Return errors as data, not exceptions. When a tool fails, return a structured object describing the failure. The agent can then reason about the error and decide on next steps, rather than having the entire run abort.
Set timeouts at every boundary. Every HTTP call, every database query, and every agent run should have an explicit timeout. A missing timeout is a latency bomb waiting to go off under load.
Distinguish retryable from terminal errors. Rate limits and timeouts are retryable. Authentication failures and invalid input are not. Retrying a terminal error wastes time and tokens.

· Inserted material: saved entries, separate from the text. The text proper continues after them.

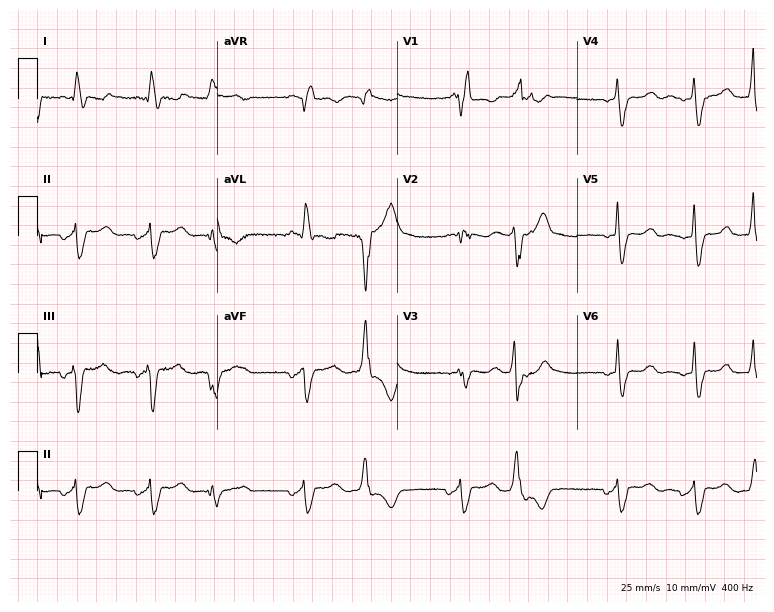
ECG — a female, 66 years old. Findings include right bundle branch block (RBBB).
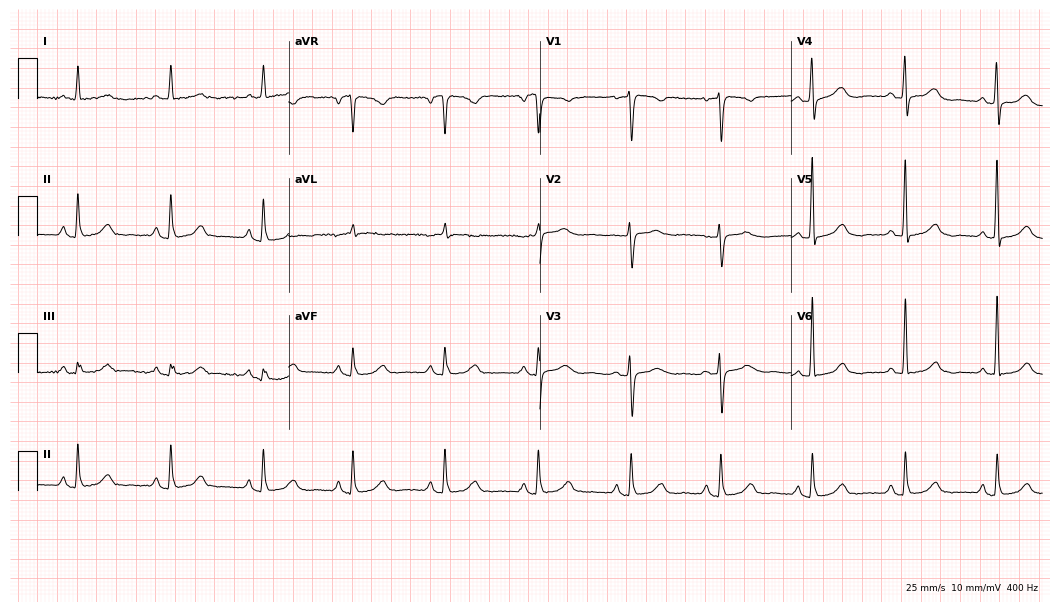
Resting 12-lead electrocardiogram (10.2-second recording at 400 Hz). Patient: a 73-year-old female. Read as a normal ECG.
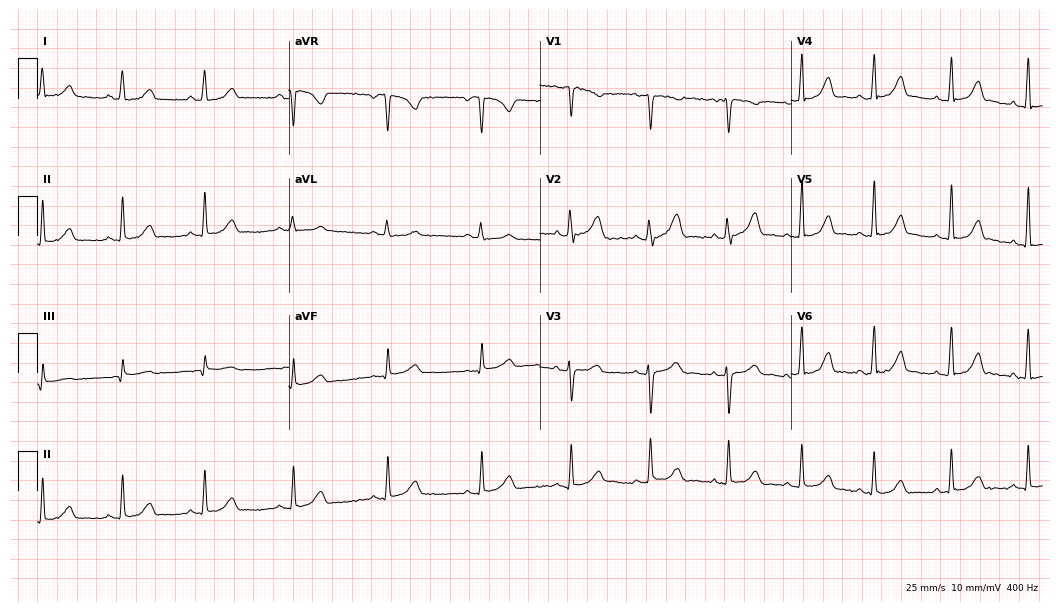
ECG — a 30-year-old woman. Labelled as a normal ECG.

Log the full error chain. When an agent run fails, capture which tool failed, what input it received, and what error it returned. In multi-agent systems, also log which agent was active and what turn number the failure occurred on.
Test failure paths explicitly. Write tests that simulate tool timeouts, malformed API responses, and rate limit errors. The failure paths are the ones that break in production, and they are the ones most often untested.